● **Task statement**
Word for word, copy out the entries below, but not the pictures in them.

● **Material for the task**
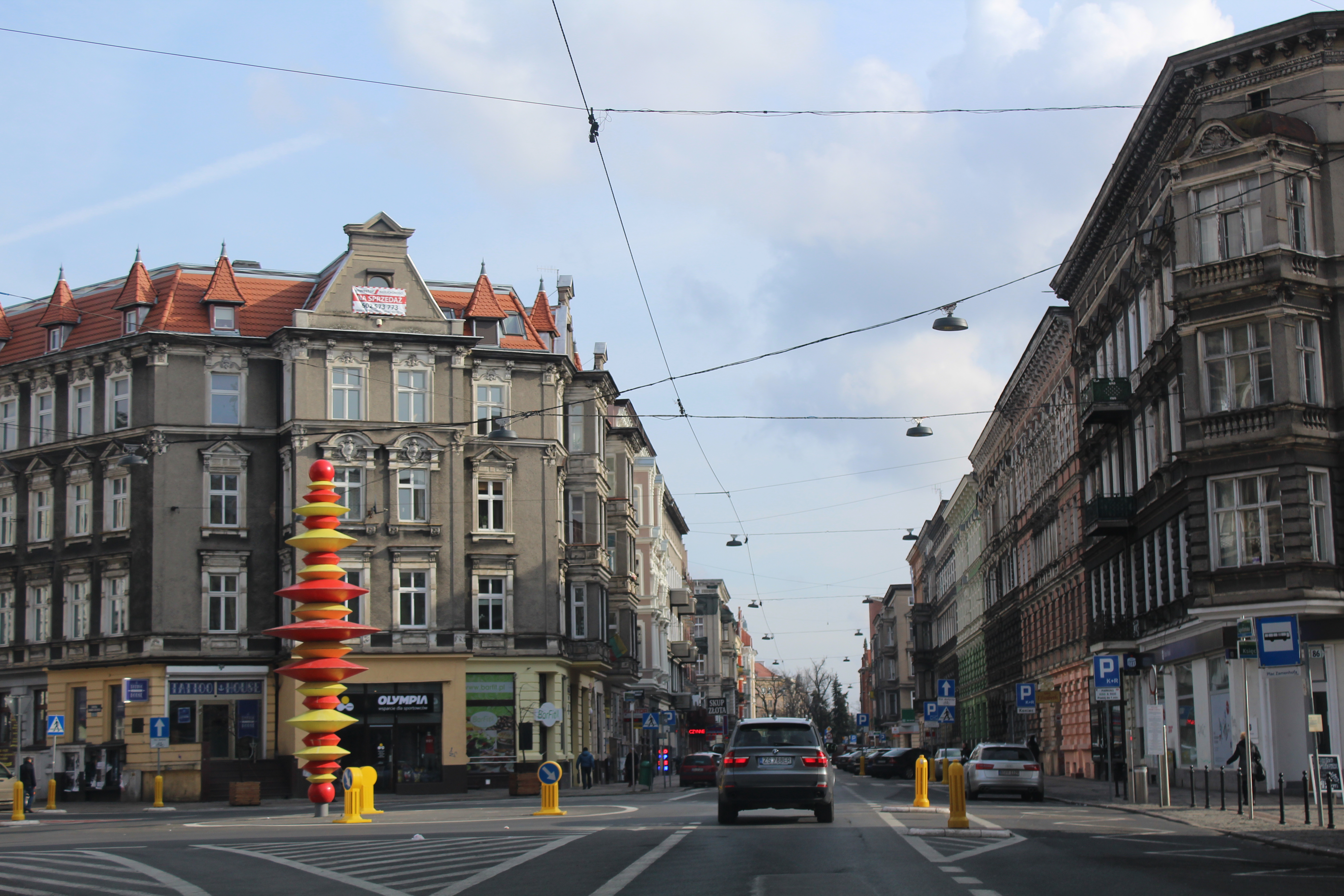 Plac Zamenhofa i ul. Jagiellońska w Szczecinie
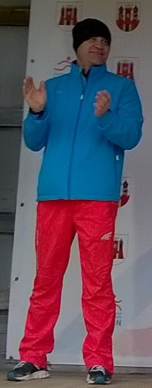 Tomasz Czubak podczas dekoracji IV Biegu BiegamBoLubię bez Granic w Gubinie
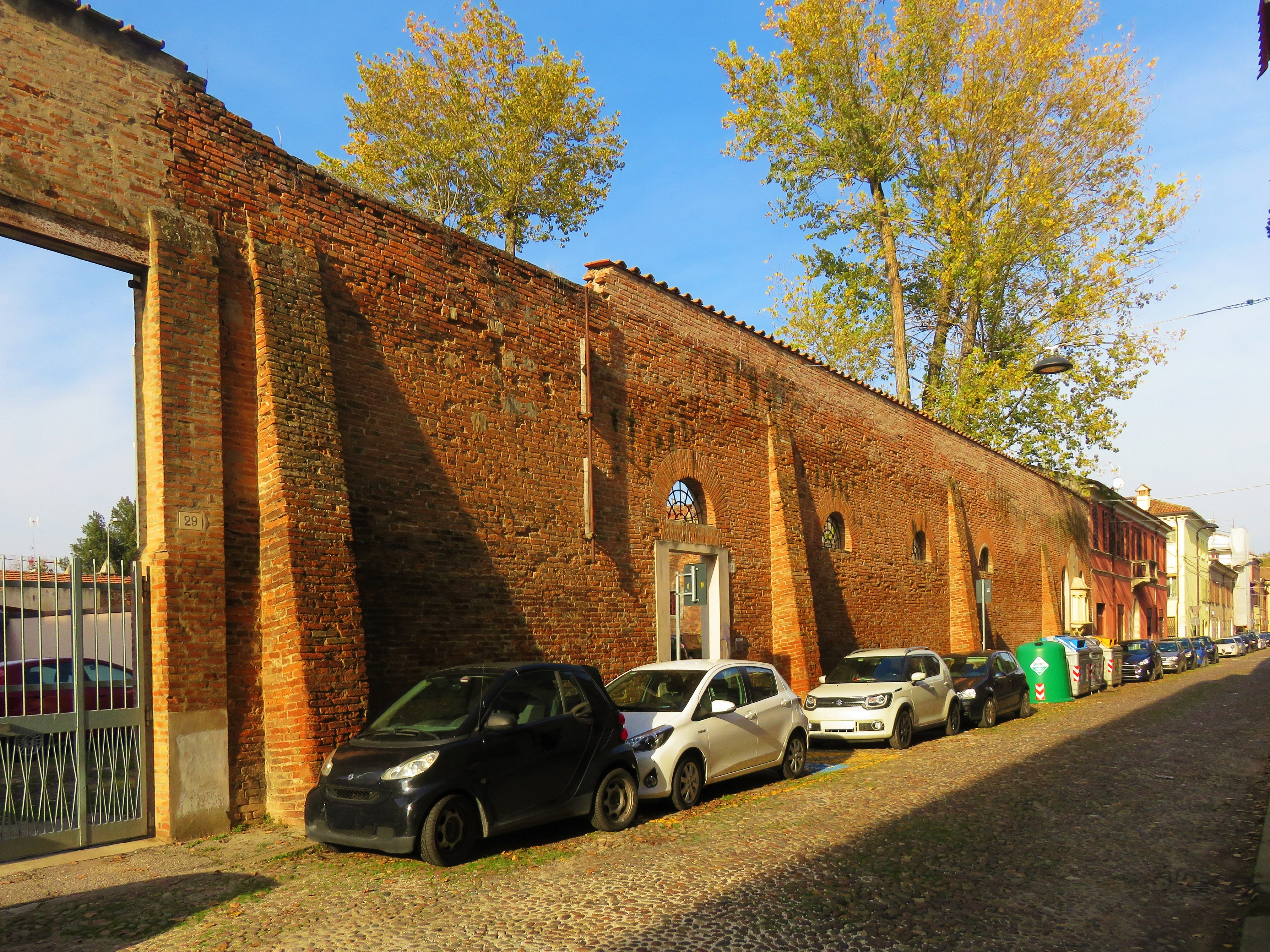 Resti delle mura del monastero di San Guglielmo
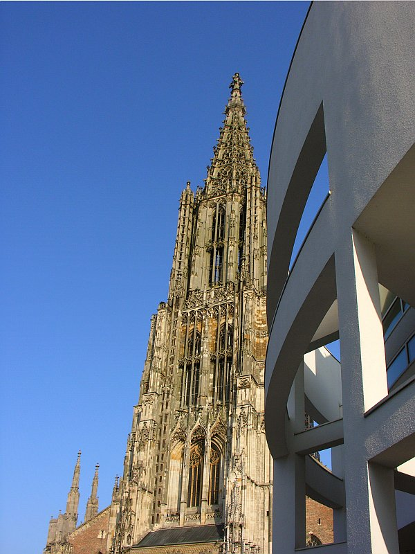 Ulm Kontraste der Architektur am Münsterplatz Stadthaus und der höchste Kirchturm Foto 2007 Wolfgang Pehlemann Wiesbaden PICT3221
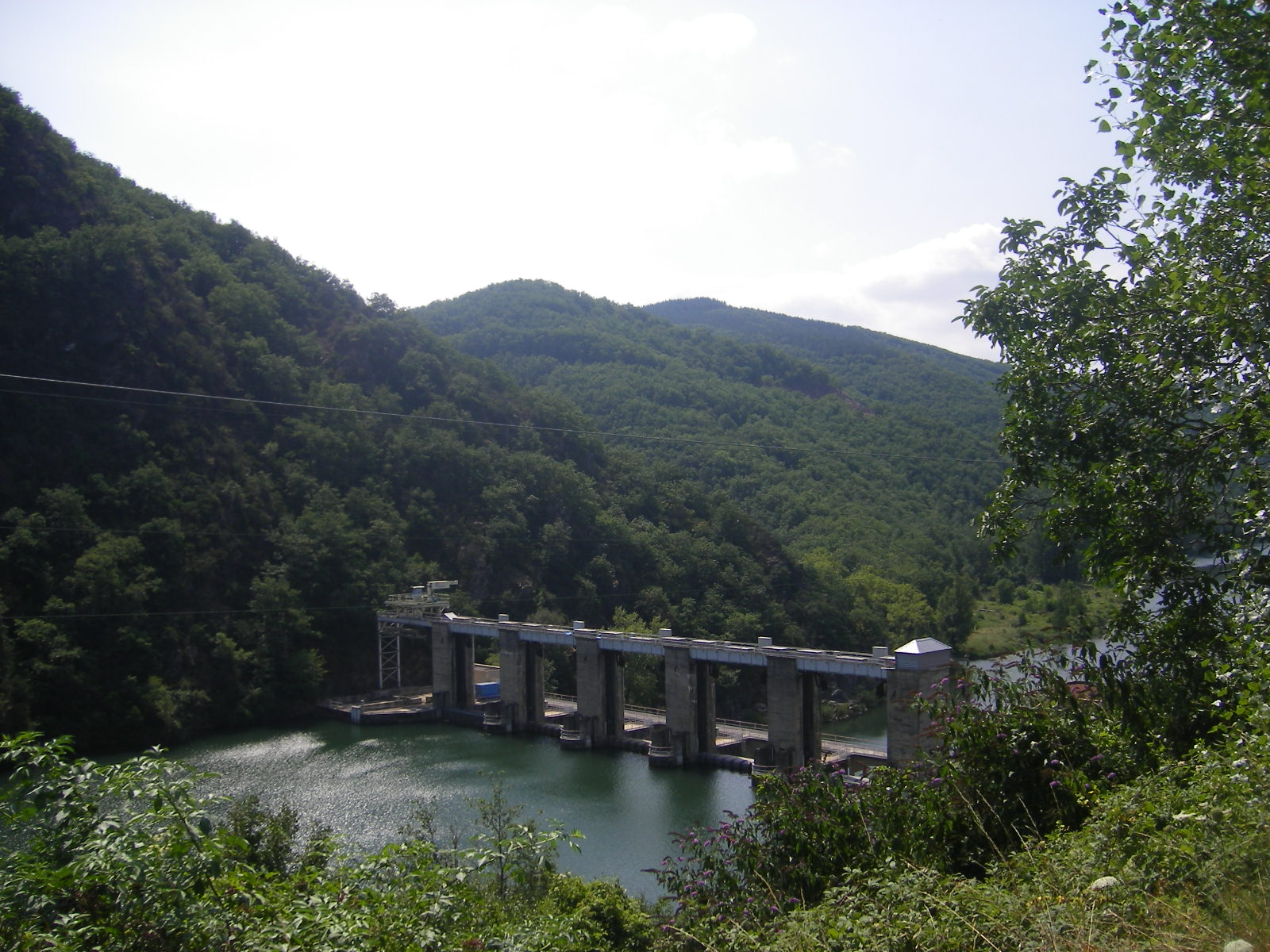 Barrage de la Jourdanie on the Tarn river (commune Broquiès)
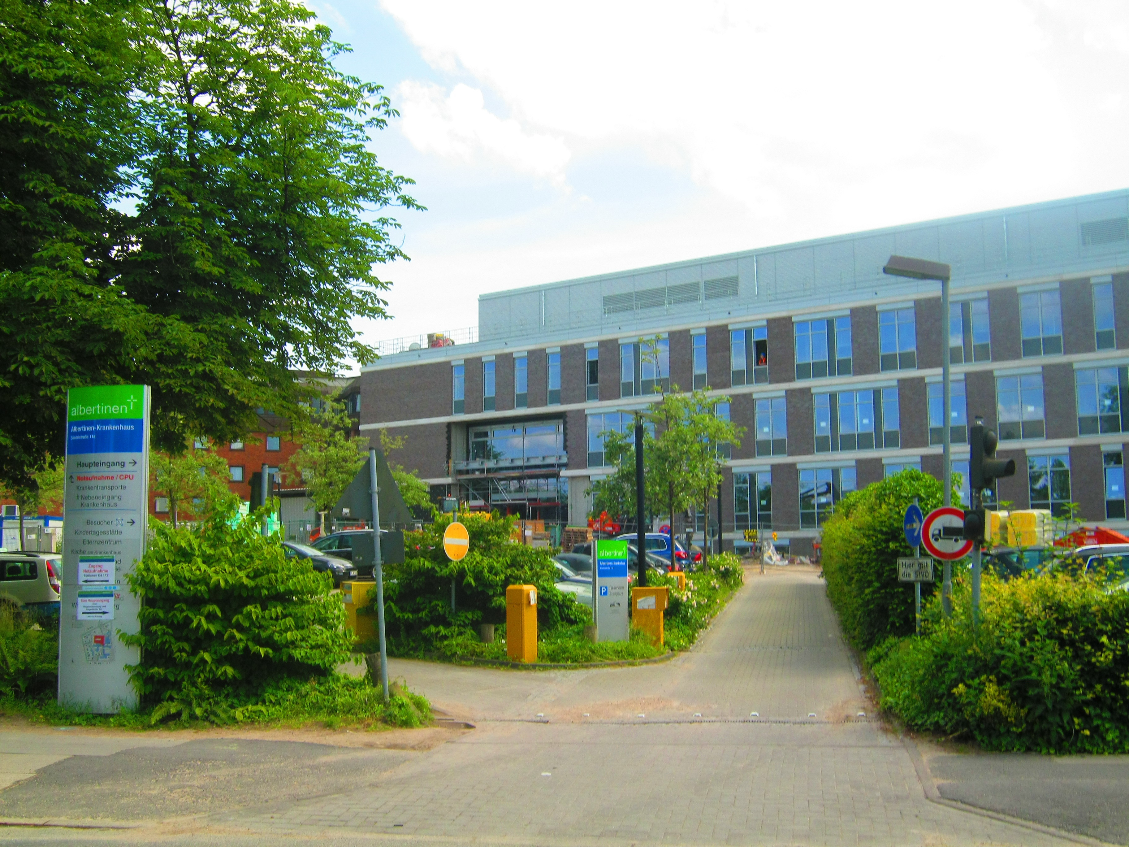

● **Solution for this exercise**
 Plac Zamenhofa i ul. Jagiellońska w Szczecinie
 Tomasz Czubak podczas dekoracji IV Biegu BiegamBoLubię bez Granic w Gubinie
 Resti delle mura del monastero di San Guglielmo
 Ulm Kontraste der Architektur am Münsterplatz Stadthaus und der höchste Kirchturm Foto 2007 Wolfgang Pehlemann Wiesbaden PICT3221
 Barrage de la Jourdanie on the Tarn river (commune Broquiès)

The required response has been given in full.